AIM OF THE TASK
All lines from the one with "Pod Kapitulskými bralami" onward, through the last line of the records below, are to be retyped word for word.

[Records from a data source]
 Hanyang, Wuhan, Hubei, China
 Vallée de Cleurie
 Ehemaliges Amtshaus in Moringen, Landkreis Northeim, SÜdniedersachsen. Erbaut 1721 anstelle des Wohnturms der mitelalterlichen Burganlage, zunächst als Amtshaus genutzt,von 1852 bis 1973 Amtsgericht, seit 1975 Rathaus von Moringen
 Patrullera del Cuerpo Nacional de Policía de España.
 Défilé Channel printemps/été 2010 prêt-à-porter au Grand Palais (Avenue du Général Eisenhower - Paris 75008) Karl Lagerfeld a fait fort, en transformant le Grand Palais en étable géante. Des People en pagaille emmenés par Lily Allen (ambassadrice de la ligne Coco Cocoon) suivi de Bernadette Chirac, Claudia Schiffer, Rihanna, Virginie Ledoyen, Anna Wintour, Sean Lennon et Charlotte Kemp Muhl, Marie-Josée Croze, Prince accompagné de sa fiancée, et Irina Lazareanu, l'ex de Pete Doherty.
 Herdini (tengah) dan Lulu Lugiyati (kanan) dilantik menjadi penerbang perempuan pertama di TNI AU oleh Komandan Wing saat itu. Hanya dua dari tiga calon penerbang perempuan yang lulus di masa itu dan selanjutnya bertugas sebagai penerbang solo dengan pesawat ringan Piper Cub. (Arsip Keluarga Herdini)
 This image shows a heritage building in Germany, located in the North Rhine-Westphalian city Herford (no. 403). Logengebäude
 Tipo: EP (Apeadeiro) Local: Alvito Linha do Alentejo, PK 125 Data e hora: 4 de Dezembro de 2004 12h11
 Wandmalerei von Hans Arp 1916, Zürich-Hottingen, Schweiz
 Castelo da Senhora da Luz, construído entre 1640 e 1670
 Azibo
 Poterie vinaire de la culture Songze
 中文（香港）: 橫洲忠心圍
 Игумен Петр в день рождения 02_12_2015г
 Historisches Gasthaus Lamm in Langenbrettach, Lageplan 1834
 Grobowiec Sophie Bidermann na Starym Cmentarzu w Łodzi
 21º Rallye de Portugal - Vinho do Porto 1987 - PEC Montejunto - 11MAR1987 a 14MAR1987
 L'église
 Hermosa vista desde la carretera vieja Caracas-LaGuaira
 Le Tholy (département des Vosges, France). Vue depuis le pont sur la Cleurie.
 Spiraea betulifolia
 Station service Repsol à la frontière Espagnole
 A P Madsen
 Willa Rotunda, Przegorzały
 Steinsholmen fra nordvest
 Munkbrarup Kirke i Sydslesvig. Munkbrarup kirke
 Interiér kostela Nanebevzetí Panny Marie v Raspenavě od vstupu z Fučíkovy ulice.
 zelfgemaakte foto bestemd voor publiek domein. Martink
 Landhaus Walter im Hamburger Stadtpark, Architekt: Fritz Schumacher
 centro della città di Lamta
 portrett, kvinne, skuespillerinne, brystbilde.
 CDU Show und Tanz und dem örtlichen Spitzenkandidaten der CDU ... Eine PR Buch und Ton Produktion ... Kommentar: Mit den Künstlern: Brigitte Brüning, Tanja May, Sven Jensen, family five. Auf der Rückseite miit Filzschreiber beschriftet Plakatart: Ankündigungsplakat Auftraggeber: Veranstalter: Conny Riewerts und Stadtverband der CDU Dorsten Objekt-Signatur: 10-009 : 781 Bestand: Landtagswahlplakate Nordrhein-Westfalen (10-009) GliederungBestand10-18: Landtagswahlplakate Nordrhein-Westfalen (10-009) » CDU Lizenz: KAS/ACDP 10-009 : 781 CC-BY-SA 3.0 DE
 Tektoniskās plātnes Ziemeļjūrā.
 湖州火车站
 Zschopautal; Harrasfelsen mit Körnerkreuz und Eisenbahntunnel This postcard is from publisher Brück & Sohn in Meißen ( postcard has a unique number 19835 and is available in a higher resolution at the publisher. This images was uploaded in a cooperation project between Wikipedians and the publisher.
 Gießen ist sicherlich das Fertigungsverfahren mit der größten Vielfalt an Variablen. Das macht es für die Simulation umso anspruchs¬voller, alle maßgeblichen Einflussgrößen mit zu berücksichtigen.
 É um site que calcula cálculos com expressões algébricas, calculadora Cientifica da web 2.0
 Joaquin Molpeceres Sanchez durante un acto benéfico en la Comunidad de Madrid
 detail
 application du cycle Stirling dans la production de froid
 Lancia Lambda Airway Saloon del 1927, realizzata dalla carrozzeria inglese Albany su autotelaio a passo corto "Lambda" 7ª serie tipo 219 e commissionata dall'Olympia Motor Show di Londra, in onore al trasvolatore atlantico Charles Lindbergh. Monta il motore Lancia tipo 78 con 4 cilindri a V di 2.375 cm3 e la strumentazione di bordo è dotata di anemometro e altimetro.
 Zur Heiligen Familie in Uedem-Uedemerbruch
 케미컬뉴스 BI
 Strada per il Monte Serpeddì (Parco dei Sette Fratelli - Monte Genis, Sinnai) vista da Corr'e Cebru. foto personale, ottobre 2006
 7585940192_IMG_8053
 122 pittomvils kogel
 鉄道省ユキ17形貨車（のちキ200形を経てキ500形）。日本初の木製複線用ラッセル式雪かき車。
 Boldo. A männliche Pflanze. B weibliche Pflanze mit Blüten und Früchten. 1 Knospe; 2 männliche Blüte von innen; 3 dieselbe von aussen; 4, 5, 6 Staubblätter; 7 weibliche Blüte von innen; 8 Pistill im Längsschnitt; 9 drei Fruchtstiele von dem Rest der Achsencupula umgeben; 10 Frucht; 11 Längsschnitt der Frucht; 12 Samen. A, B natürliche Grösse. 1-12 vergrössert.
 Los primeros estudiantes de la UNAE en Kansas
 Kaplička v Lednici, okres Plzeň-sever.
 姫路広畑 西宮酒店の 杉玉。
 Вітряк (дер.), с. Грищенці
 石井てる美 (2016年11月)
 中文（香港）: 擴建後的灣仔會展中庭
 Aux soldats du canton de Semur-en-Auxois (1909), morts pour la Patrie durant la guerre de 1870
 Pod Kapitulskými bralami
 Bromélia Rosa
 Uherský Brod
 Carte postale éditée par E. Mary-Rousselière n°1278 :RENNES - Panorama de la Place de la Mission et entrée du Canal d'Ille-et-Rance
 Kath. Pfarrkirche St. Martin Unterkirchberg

RESPONSE TO THIS TASK
 Pod Kapitulskými bralami
 Bromélia Rosa
 Uherský Brod
 Carte postale éditée par E. Mary-Rousselière n°1278 :RENNES - Panorama de la Place de la Mission et entrée du Canal d'Ille-et-Rance
 Kath. Pfarrkirche St. Martin Unterkirchberg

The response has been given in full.